(Extracted records)
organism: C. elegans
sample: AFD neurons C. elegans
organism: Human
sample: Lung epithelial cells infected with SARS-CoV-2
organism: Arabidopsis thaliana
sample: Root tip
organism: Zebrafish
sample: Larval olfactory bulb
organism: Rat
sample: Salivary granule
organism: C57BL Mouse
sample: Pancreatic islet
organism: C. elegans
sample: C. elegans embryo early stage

---

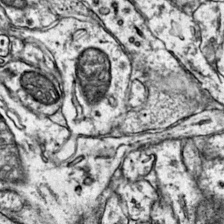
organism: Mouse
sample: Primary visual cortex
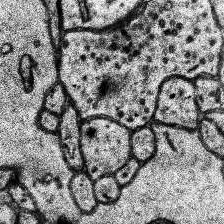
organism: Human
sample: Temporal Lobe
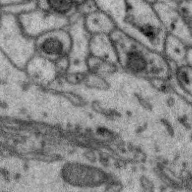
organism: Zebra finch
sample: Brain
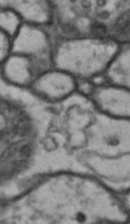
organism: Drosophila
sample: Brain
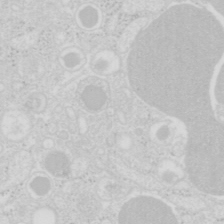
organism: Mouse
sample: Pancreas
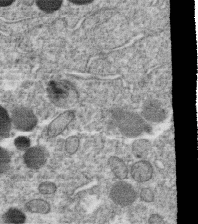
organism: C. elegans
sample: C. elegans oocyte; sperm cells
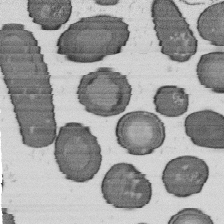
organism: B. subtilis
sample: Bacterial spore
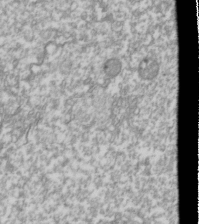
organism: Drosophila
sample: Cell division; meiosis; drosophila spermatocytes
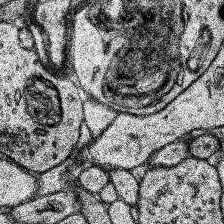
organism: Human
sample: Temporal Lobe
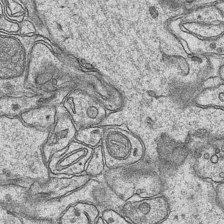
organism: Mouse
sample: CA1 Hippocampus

...

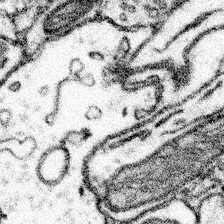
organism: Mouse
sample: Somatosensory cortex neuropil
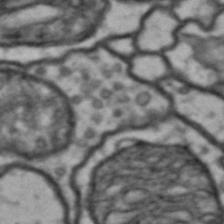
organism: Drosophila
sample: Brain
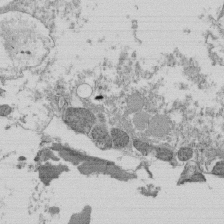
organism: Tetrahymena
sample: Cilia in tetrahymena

■ WORK TO BE COMPLETED
Extract the part of the records that opens with the line containing "sample: Bacterial spore" and closes with the line containing "sample: CA1 Hippocampus". Take only those lines, exactly, and no pictures.

■ TASK RESPONSE
sample: Bacterial spore
organism: Drosophila
sample: Cell division; meiosis; drosophila spermatocytes
organism: Human
sample: Temporal Lobe
organism: Mouse
sample: CA1 Hippocampus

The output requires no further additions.